Exercise directions ▸
In the material below, find the span from the line with "Romeinse legionair (vaandeldrager" to the line with "Stéphane Dupont assis" and transcribe only those lines, exactly, ends included, without the pictures.

Supplied records ▸
------------------------------

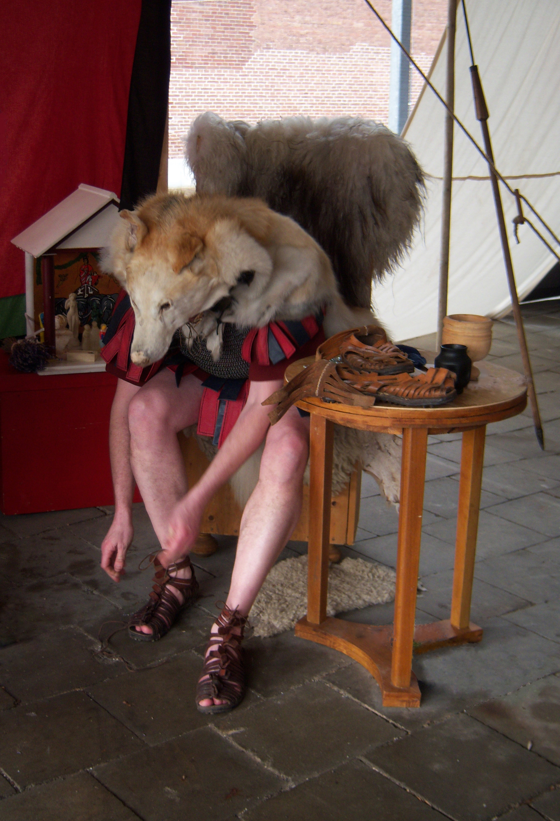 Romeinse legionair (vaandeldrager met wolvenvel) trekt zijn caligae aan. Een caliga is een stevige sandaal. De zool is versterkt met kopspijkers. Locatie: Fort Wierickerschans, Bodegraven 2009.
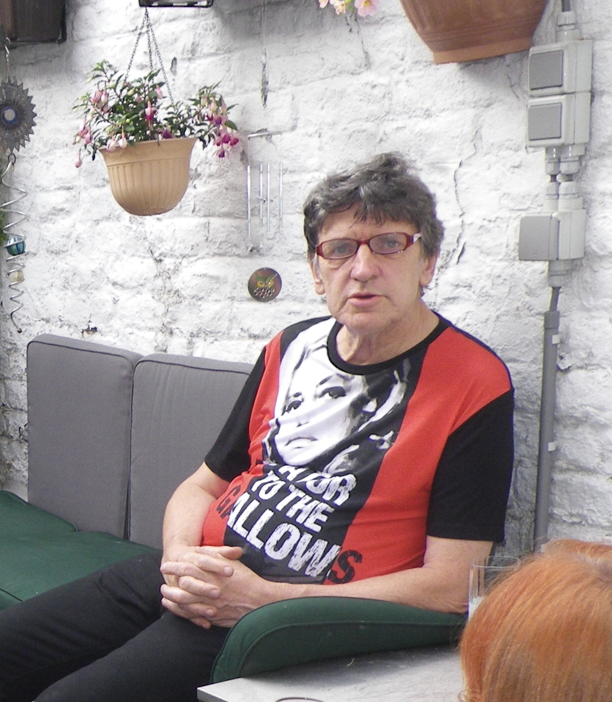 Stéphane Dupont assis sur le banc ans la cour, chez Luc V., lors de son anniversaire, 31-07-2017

------------------------------

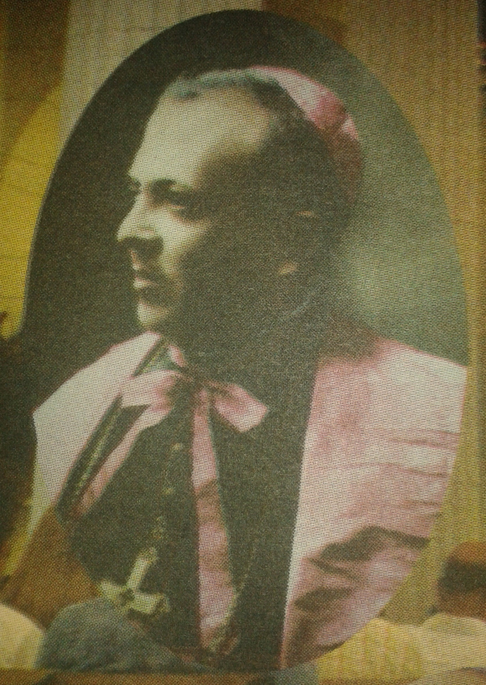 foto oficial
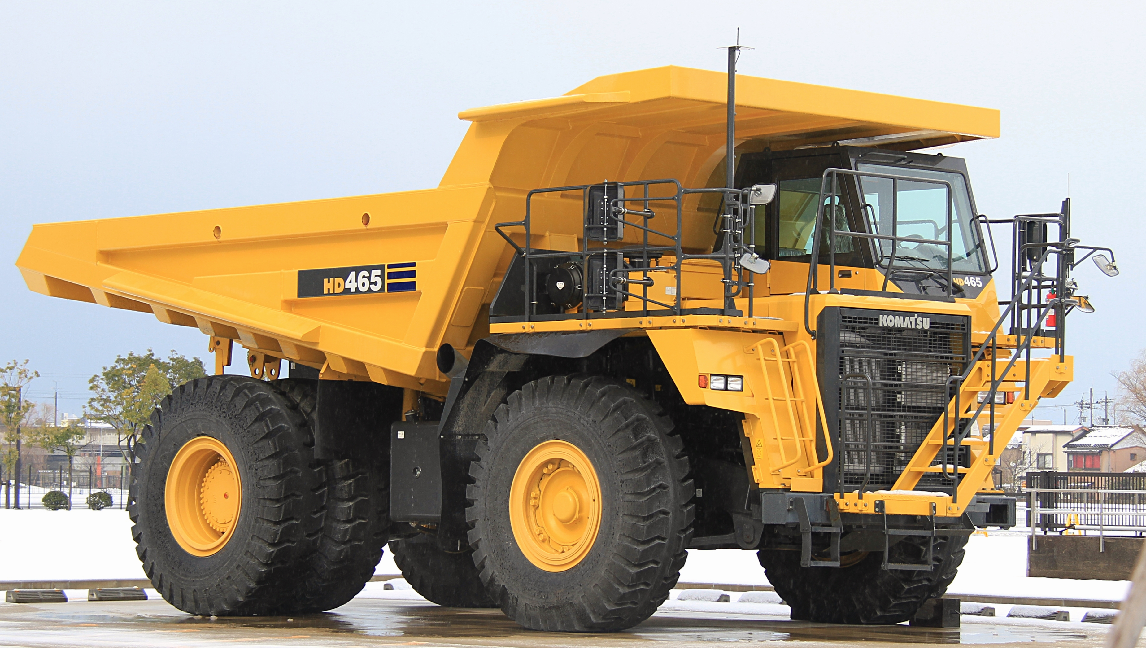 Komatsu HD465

------------------------------

Response to this task ▸
 Romeinse legionair (vaandeldrager met wolvenvel) trekt zijn caligae aan. Een caliga is een stevige sandaal. De zool is versterkt met kopspijkers. Locatie: Fort Wierickerschans, Bodegraven 2009.
 Stéphane Dupont assis sur le banc ans la cour, chez Luc V., lors de son anniversaire, 31-07-2017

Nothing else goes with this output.